**EXERCISE**.
Retype the whole listing below exactly, keeping every picture out of it.

**INPUT DATA**.
((

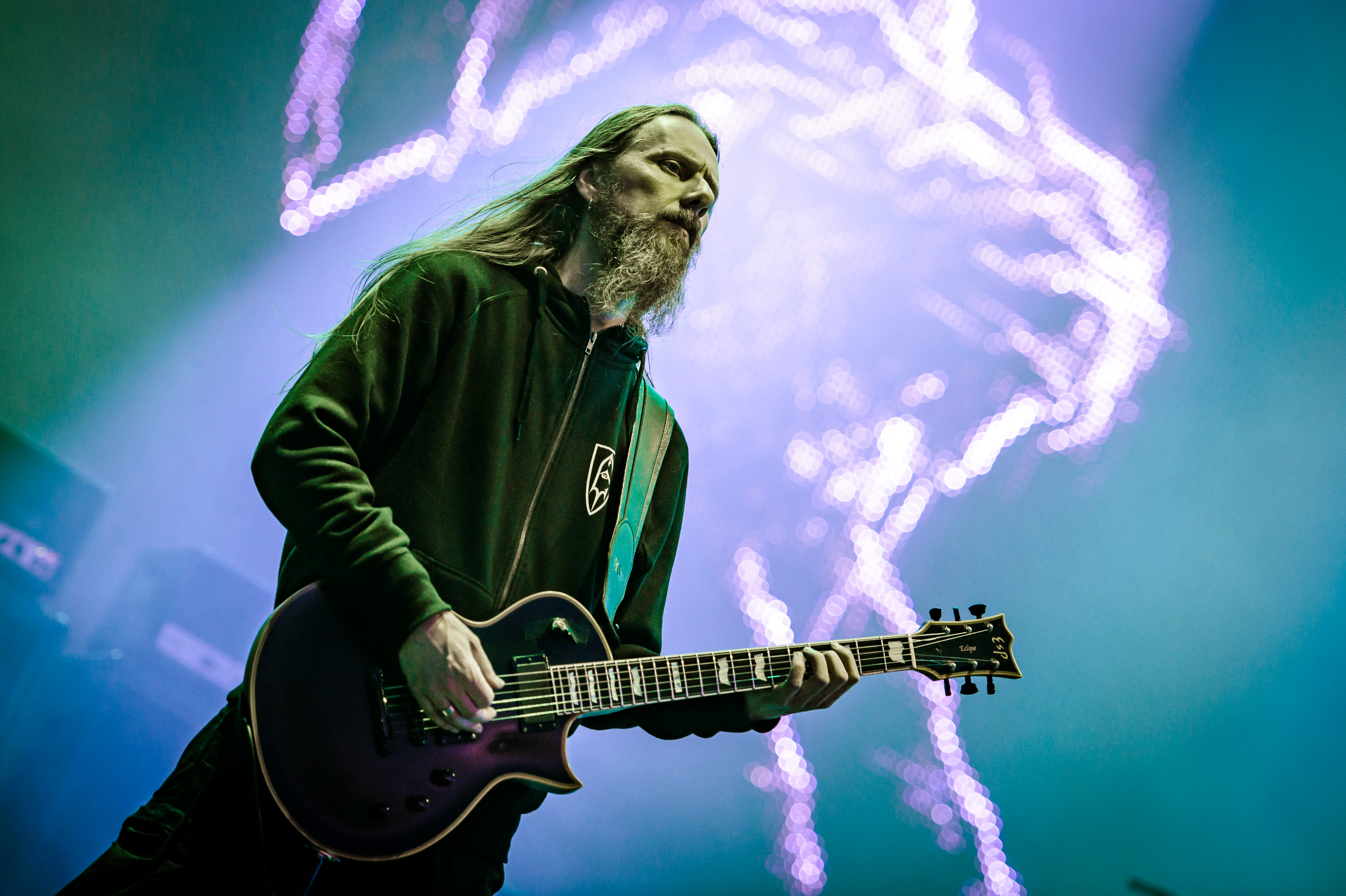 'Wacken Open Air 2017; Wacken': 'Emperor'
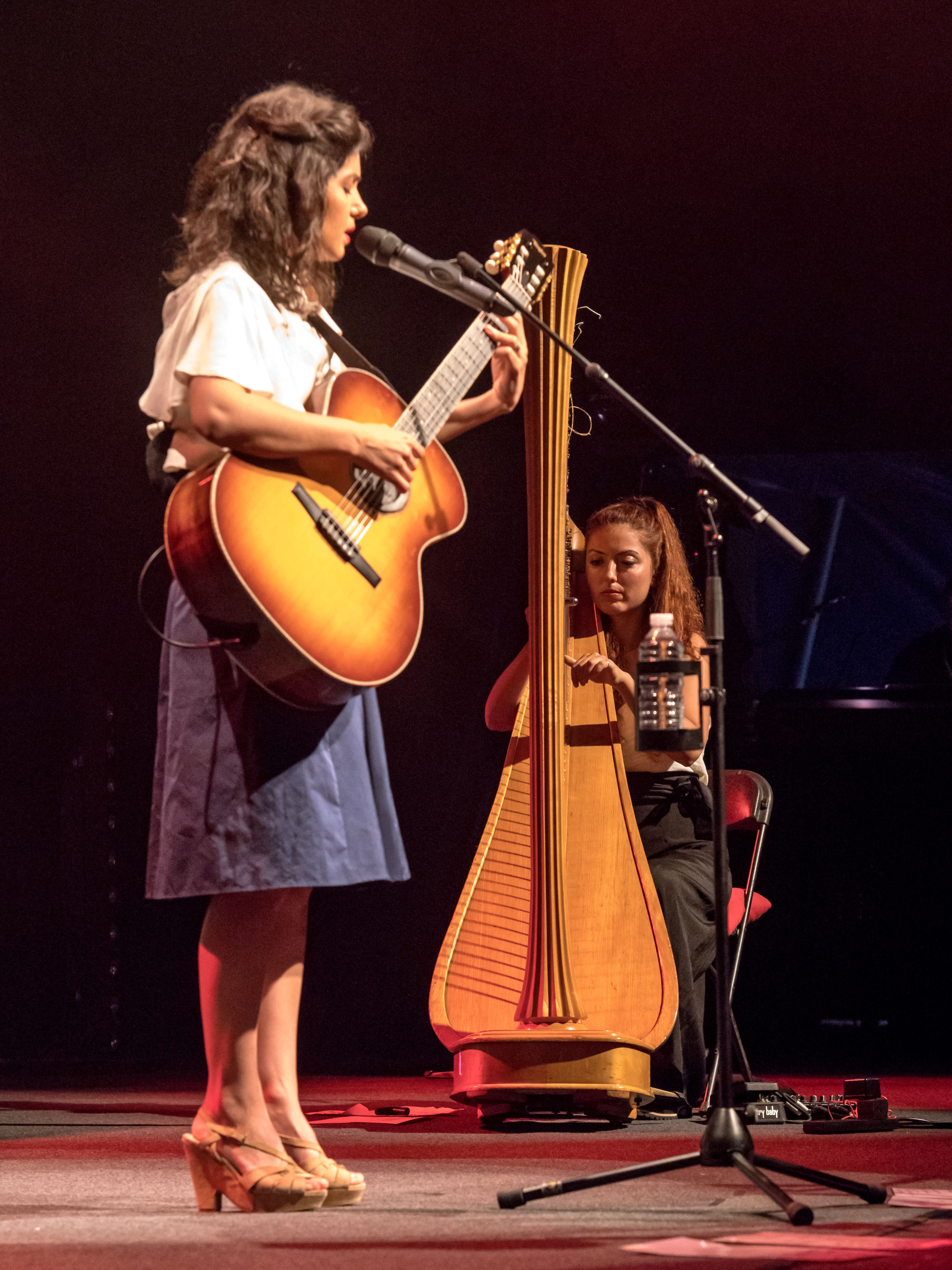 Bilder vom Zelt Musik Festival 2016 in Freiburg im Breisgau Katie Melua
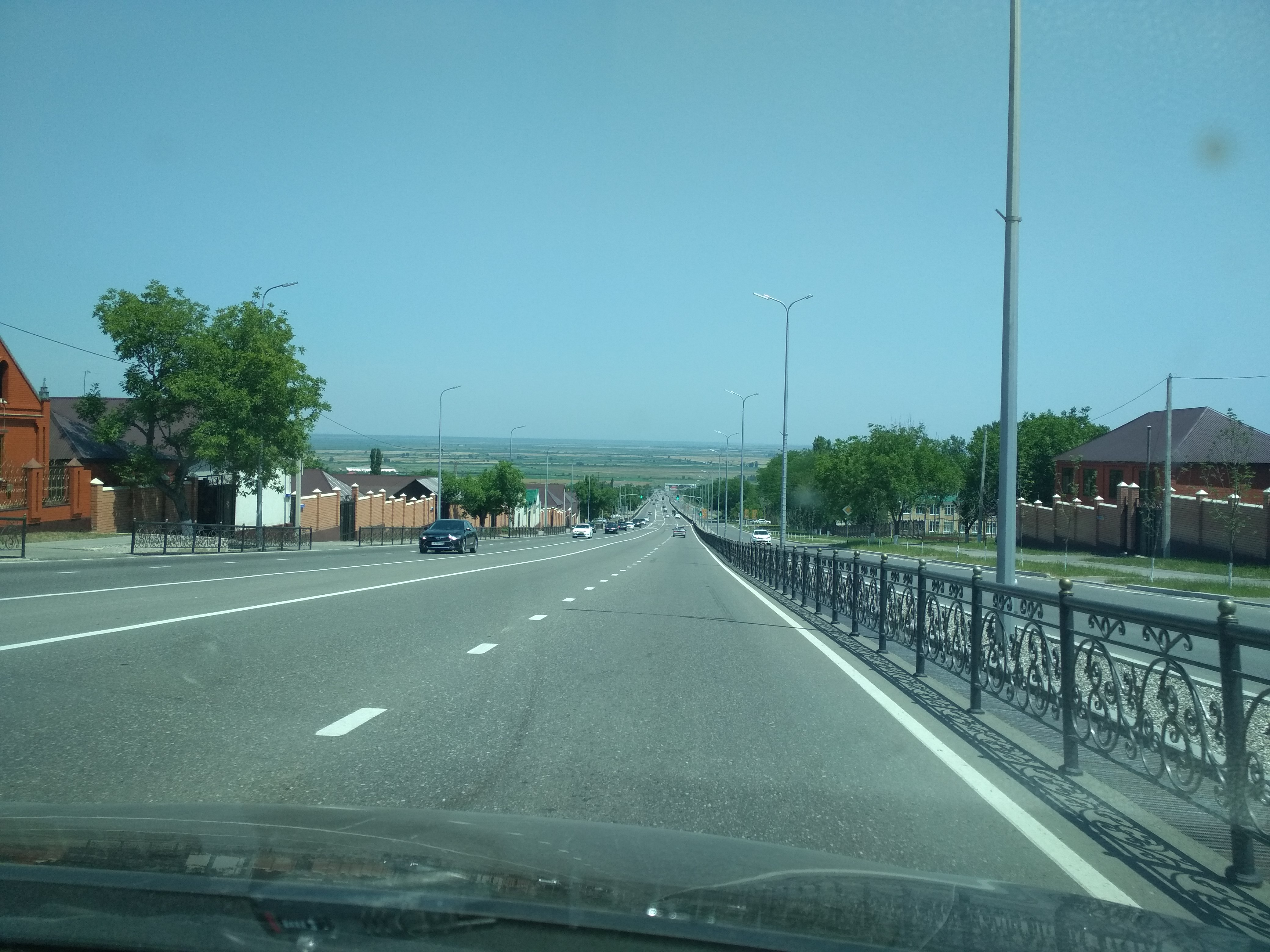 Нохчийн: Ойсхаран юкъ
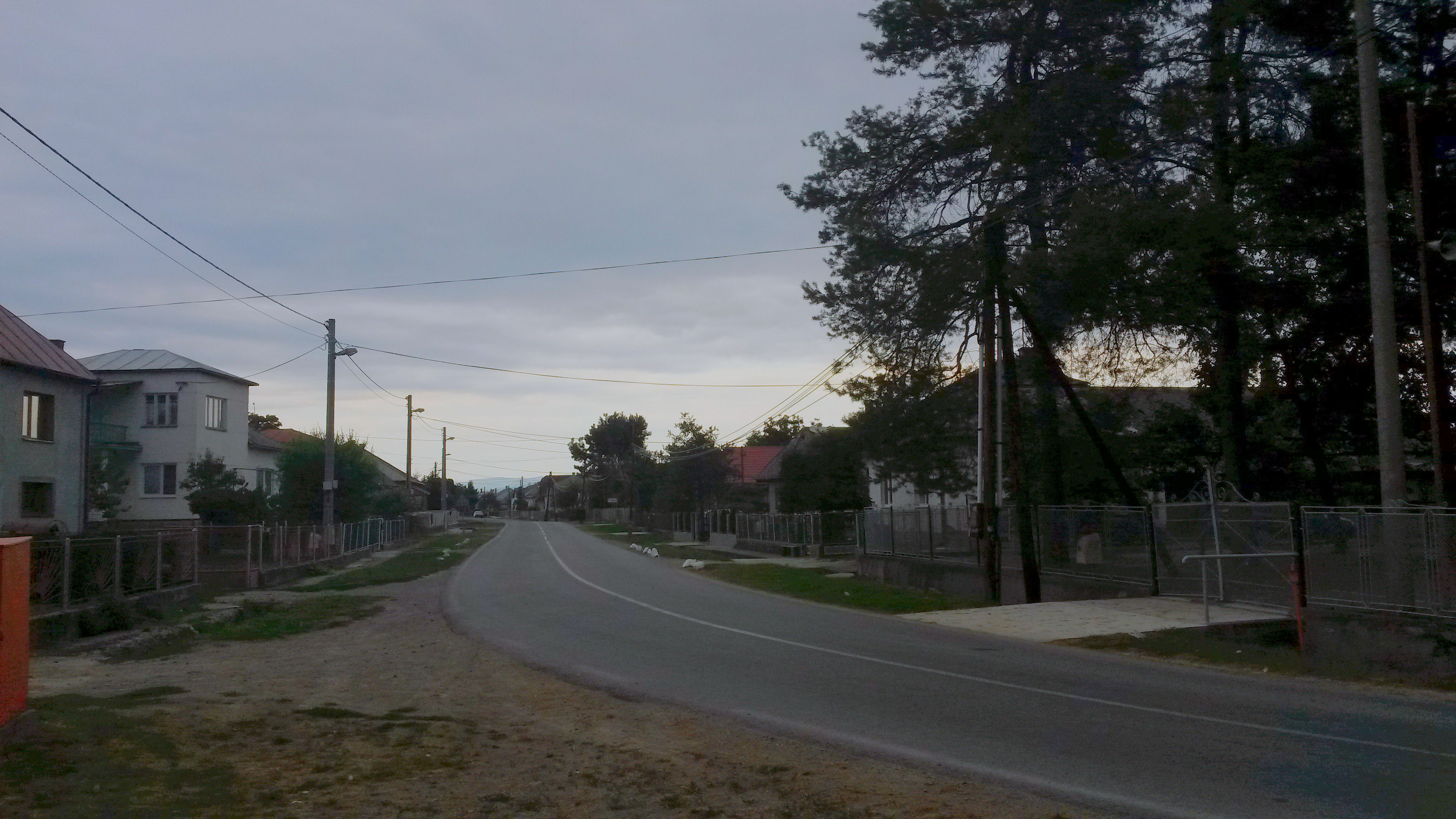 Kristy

))

**RESPONSE**.
 'Wacken Open Air 2017; Wacken': 'Emperor'
 Bilder vom Zelt Musik Festival 2016 in Freiburg im Breisgau Katie Melua
 Нохчийн: Ойсхаран юкъ
 Kristy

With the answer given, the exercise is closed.